Work to complete: The listing below is to be given again in full and word for word, without its images.

[Data section Boundary: Start]

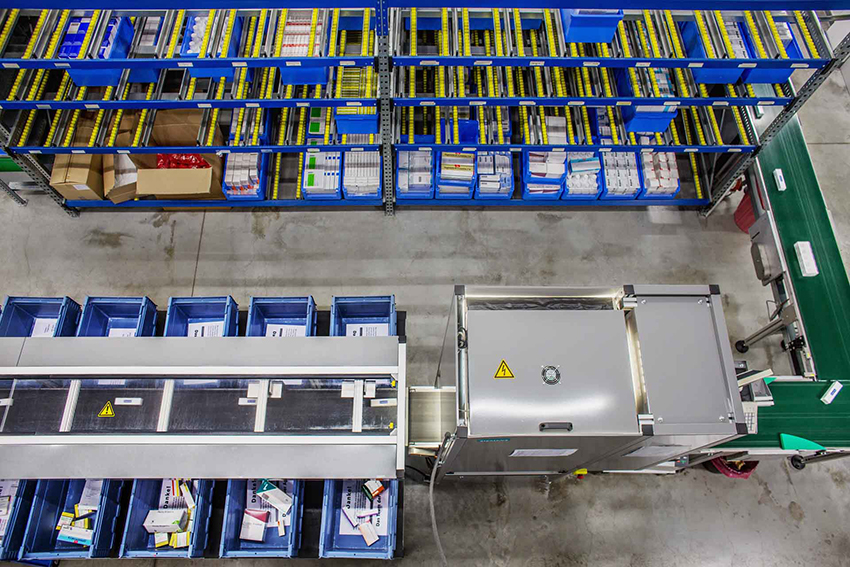 halbautomatischer Kommissionierer für Arzneimittelpackungen mit angeschlossener Objekterkennungseinheit und Sorter
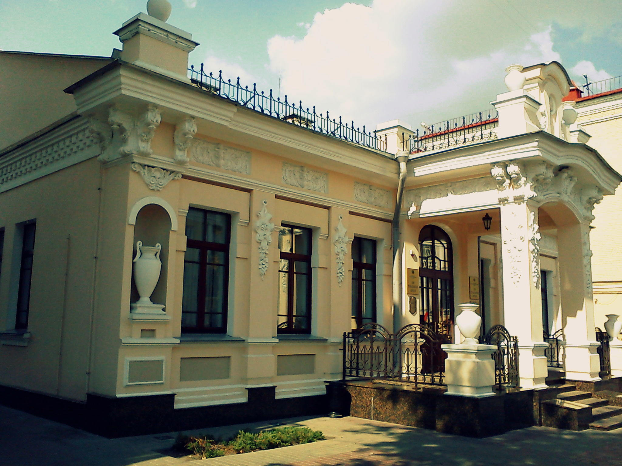 Дом Гражданских Обрядов в Гомеле, Белоруссия
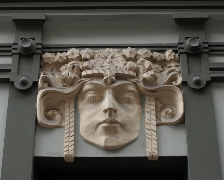 Sóc l'autora

[Data section Boundary: End]

Written answer:
 halbautomatischer Kommissionierer für Arzneimittelpackungen mit angeschlossener Objekterkennungseinheit und Sorter
 Дом Гражданских Обрядов в Гомеле, Белоруссия
 Sóc l'autora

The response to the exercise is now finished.